ICEGEN's scalable Patient Tracking solution “Patient Mantra” helps in
automating above said systems and also in resolving the current bottlenecks.
Bottle-necks:
- It was very difficult to find out the area which was heavily crowded and Vice-versa.
- It was literally impossible to find out area where the patient was spending more
time in waiting.
- It was very difficult to find out particular patient at any given point of time.
- Patients leaving without information to the hospital create issues with regard to
appointment with the consultants the next day.
- Patients with High sugar level were not traceable.
- The current system did not guide the patient where to go next for performing the
test.
- They gave a print out for performing various tests, it was completely manual and
error prone.
The Solution : Process Automated using RFID for patient tracking:
- Patients are tagged with RFID tags that have a unique identification number at the
time of registration.
- As soon as the patient enters the test room and completes the respective test, the
technician will press the RED and the BLUE buttons
in the patient Tag; for process start and Process end.
- “Patient Mantra” will know the location where the patient is and update
the backend about the completion of the respective test and approaching the next
test.
- Digital screens installed at each department displays every patient's name, along
with the department he or she should go to next.
- If the patients jump the queue system; the alert will be sent to the floor manager
about the specific patients.
- Whenever the patient moves IN or OUT of the zone, the IDs of the Wi-Fi nodes receiving
the transmission from the zone automatically captures the RFID Patient tag data.

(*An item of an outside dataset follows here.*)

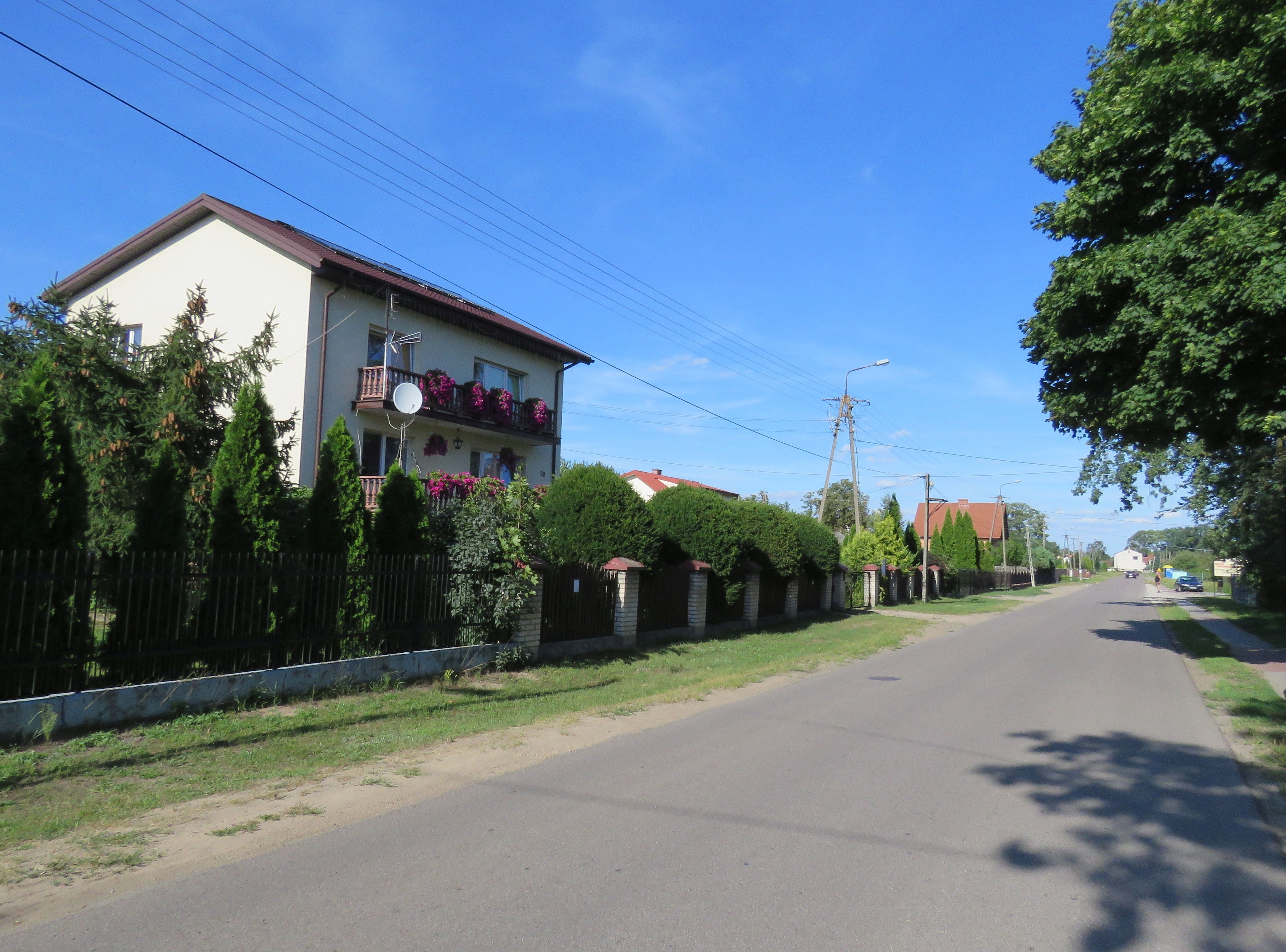 NOWY WILKÓW

- The movement of the patients is automatically captured in the backend database without
any manual supervision.
- At any point of time an administrator can get the status of a particular patient
and the zone in which he is present. Also calculate the concentration level of each
zone.
- End of day reports are generated through the “Patient Mantra” system/Application.
- If the patient moves out of the marked zone or leaves the hospital with the tag,
the ALERT message will be sent to the security at the gates and also to the systems
in charge via: SMS, Email etc.
The ICEGEN RTLS system -
“Patient Mantra” has enabled the hospital
to improve the flow of patients through the process, and to save each patient hours
of time that previously may have been spent waiting for a procedure to take place.

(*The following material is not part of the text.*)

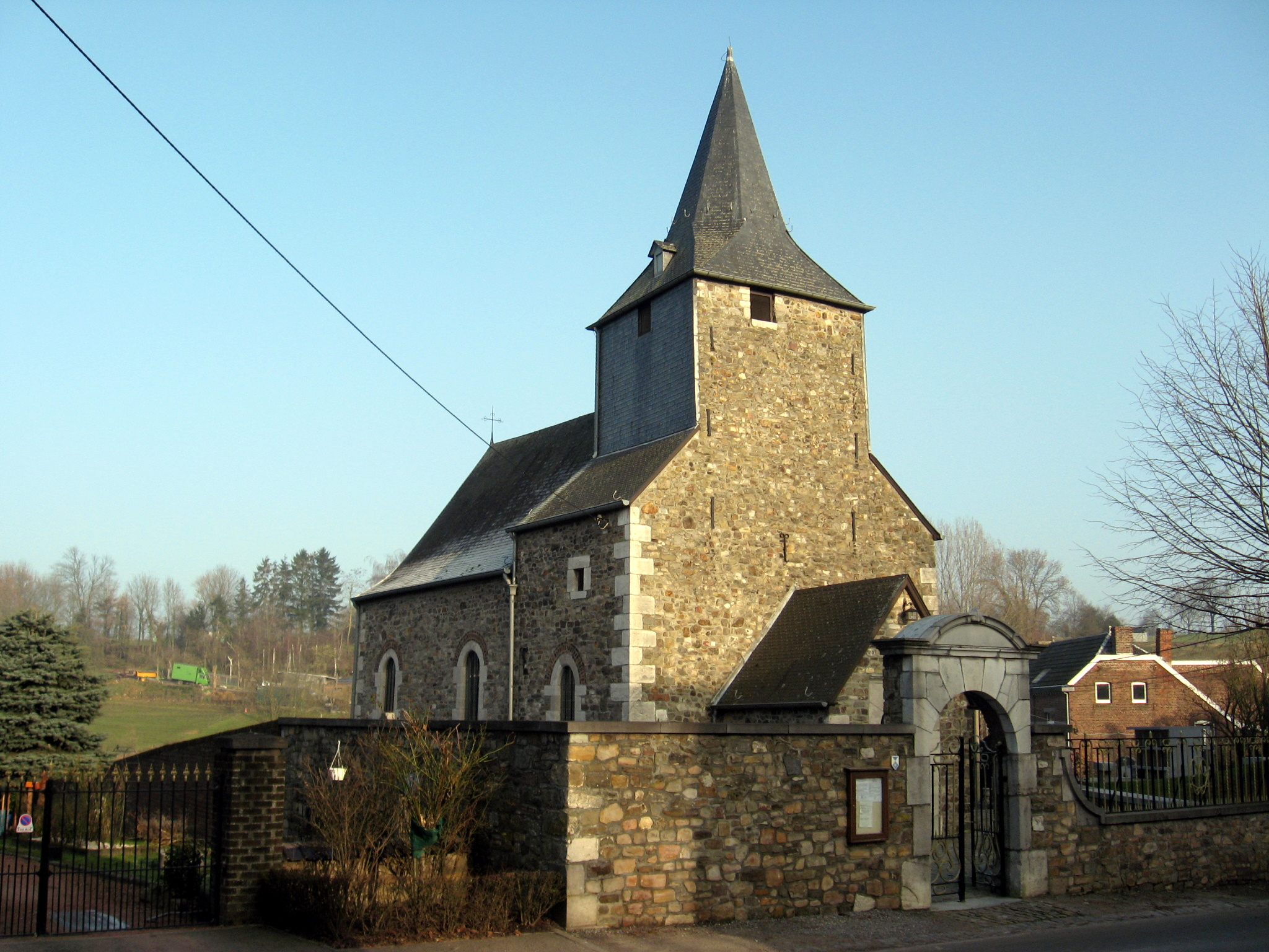 Kapel - hulpkerk Onze-Lieve-Vrouw in Evegnée, Evegnée-Tignée

The deployment is expected to not only shorten the time patients spend at the hospital,
but also allow the facility to serve more patients each day, due to the added efficiency
it provides.
Apollo was the first of India's hospitals to provide a “package” consisting
of all of a patient's annual health-care diagnostic needs in a single day called
Annual Heal Check -“AHC”. Rather than undergo each procedure at a separate
location and at a different time of the year, a patient can schedule a series of
procedures to be held on the same day at the hospital. Once annually, each patient
arrives at 7 a.m. and proceeds through as many as 26 procedures, by moving from
one department to the next. Those may include blood tests, x-rays, echocardiograms,
sonograms and mammograms, in order to measure the patient's health.
However, because of the hospital's size, as well as the large population of the
community it serves (there are 3.5 million people living in the city of Chennai
alone), the number of patients is large-about 250 each day-and managing their movements
throughout the many departments was a challenge. Patients were not always clear
which department they should report to next, they could end up waiting unnecessarily
in the wrong area, and bottlenecks were often created by too many patients in one
location and not enough in another, thereby leading to delays. Although the procedures
begin at 7 a.m. and should be completed by about 11 or 11:30 AM, patients were often
still in the hospital until 3 p.m. or later, which placed limits on the number of
people who could be served during a given day.

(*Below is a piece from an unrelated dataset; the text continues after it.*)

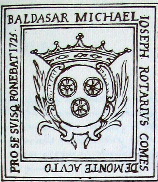 Stemma della famiglia Roero di Asti- da un disegno dell'Incisa del 1806.

The Icegen system and solution - “Patient Mantra” consists of active
RFID tags for each patient, Wi-Fi nodes to read those tags, Icegen software to interpret
and manage the read data, and digital monitors to display directions to patients.
The system transmits data from Ekahau 2.45 GHz RFID tags to 14 Cisco Wi-Fi nodes,
which Icegen and Cisco installed throughout the diagnostics portion of the building.
Information from the nodes-the tag's ID number and its location based on the IDs
of the Wi-Fi nodes receiving the transmission-is then forwarded to Icegen software
known as “Patient Mantra”, residing on the hospital's back-end database,
which interprets location data and links that information to the existing patient-management
software system that Apollo uses to manage data related to patient visits and billing
The Solution : Process Automated using RFID for patient tracking:
Hospital managers signed onto the “Patient Mantra“ system can view a
map showing where each patient is located in the hospital, which procedures for
each patient still need to be performed, and the number of people waiting in each
area. The software can also alert the staff if a particular section is too congested,
enabling managers to move patients from one location to another, or to rearrange
future schedules. It also identifies the location of the ID number for each patient,
and compares that data against that person's expected location. If he or she is
in the wrong area, management can be alerted and can determine how to proceed-for
example, they can decide whether a staff member needs to redirect that patient to
the proper station. At the same time, video screens installed at each department
display every patient's name, along with the department he or she should go to next.
When a patient registers at the hospital for services, he or she is given a lanyard
with a RFID Tag containing a unique ID number, linked in the “Patient Mantra”
and Apollo back-end software to the patient's name and health-care information.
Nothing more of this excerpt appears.